Recuerdo que en los montes y bosques de la Barranquilla de mis años mozos, abundaba mucho un pajarito al que coloquialmente llamábamos ‘Pitirri’. Científicamente identificado como Tyrannideos pitangus y también con el más específico Pitangus sulphuratus, en otras latitudes le llaman "Bienteveo". Y por allá en el remoto pueblo de Gamarra en el que nací recibía el apodo de ‘Chichafría’, porque de alguna manera su canto parecía repetir hasta el cansancio esa palabra.

Dorso, alas y cola de color café, mechón de plumas amarillas en la parte superior de la cabeza y el pecho del mismo tono, el ‘Pitirri’ tiene una característica que define de forma dramática su personalidad: si lo atrapan y lo enjaulan se enfurece, se muere del disgusto. De la ‘piedra’ que le da. Es probable que de allí venga el sulphuratus.

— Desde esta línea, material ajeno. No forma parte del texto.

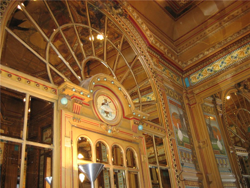 Vue de l'intérieur de la Brasserie La Cigale à Nantes.
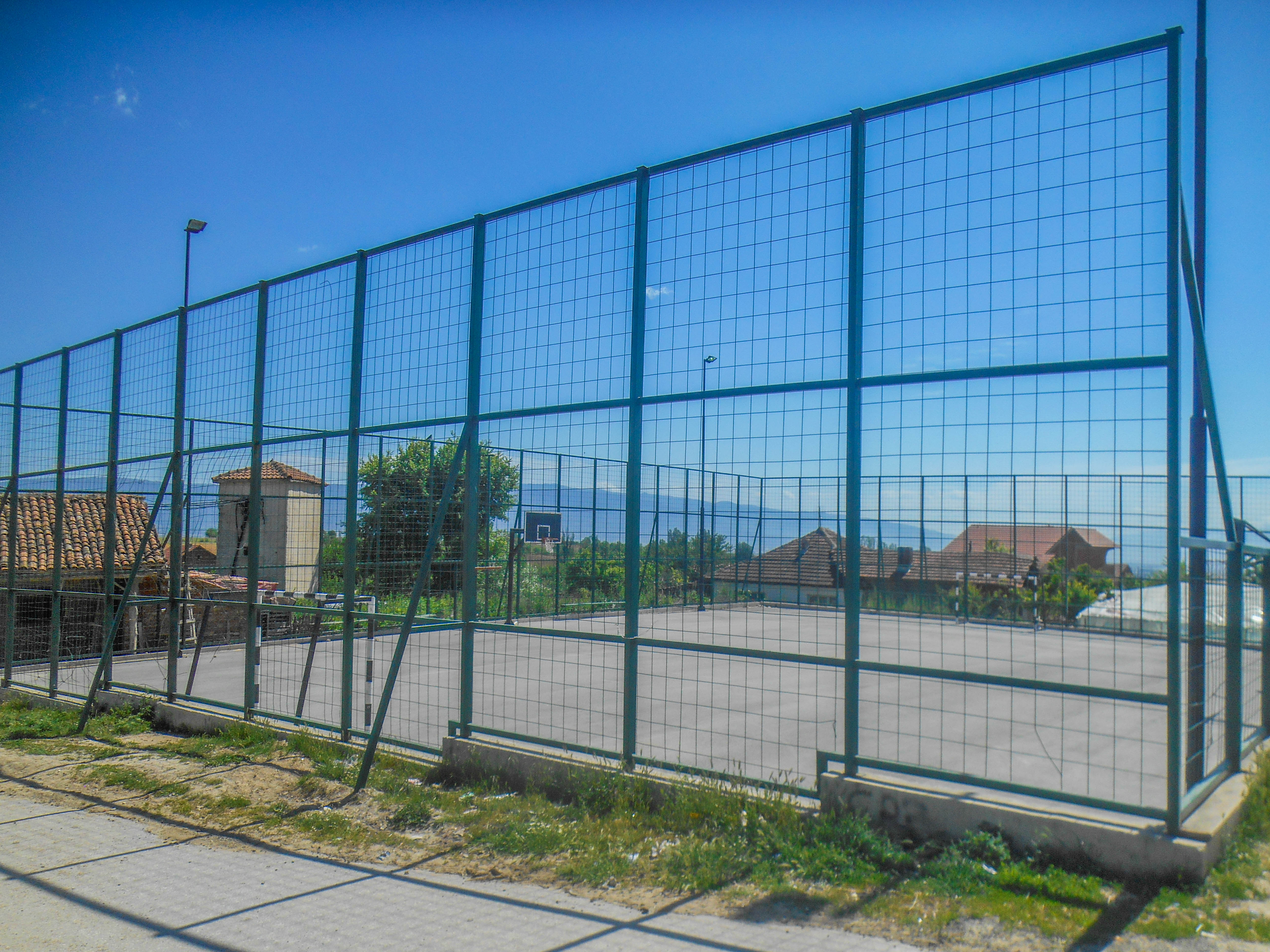 Спортско игралиште - Седларци
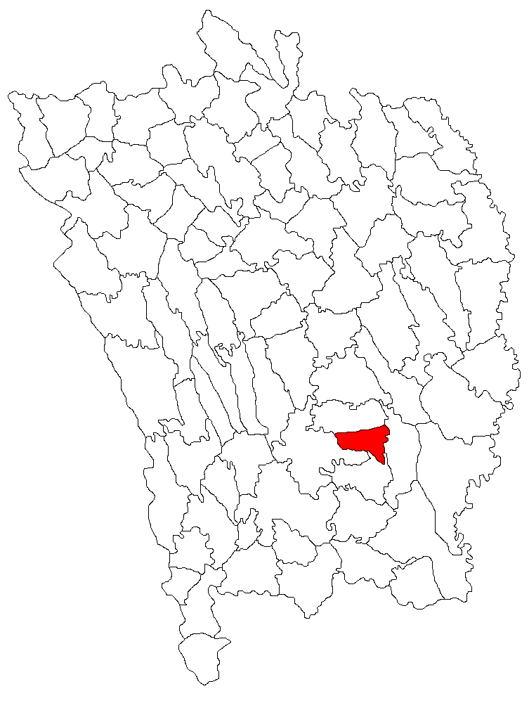 Categorie:Hărţi ale judeţului Vaslui

Vinieron a mi mente esos recuerdos, porque leí el bochornoso incidente que vivió el recinto del Senado en Bogotá, con la interpelación que le hizo el senador del Polo Democrático, Iván Cepeda, a su par en ese cuerpo, el ex jefe de estado Álvaro Uribe.

Cepeda le hizo vivir al mandamás del partido Centro Democrático uno de los días más difíciles de su carrera política, al acusarle de haber colaborado con el extinto narcotraficante Pablo Escobar, de haber contribuido a la expansión de la violencia paramilitar en Colombia, de haber pertenecido a la Junta Directiva de una empresa de Luis Carlos Molina, condenado por el homicidio de Guillermo Cano —director del periódico El Espectador— y de otras ‘perlas’ más que terminaron ‘sacándole la piedra’ al expresidente, quien iracundo arremetió contra su contradictor, contra el presidente Juan Manuel Santos, contra personajes políticos, contra el senador Jimmy Chamorro, contra varios medios de comunicación y cuando ya el rojo de su rostro amenazaba con tornarse morado, abandonó el hemiciclo para dirigirse a la Corte Suprema a radicar una denuncia según la cual el debate político en su contra estaba auspiciado por las farc. Cuando volvió siguió disparando contra otro listado de sus muchos ‘enemigos’.

Les cuento que me preocupa la salud física y mental del expresidente y respetuosamente ruego a sus contrarios que no le sigan acorralando, que no le vuelen la piedra. No vaya a ser que se nos vaya como el ‘Pitirri’. ¡Qué pecadito!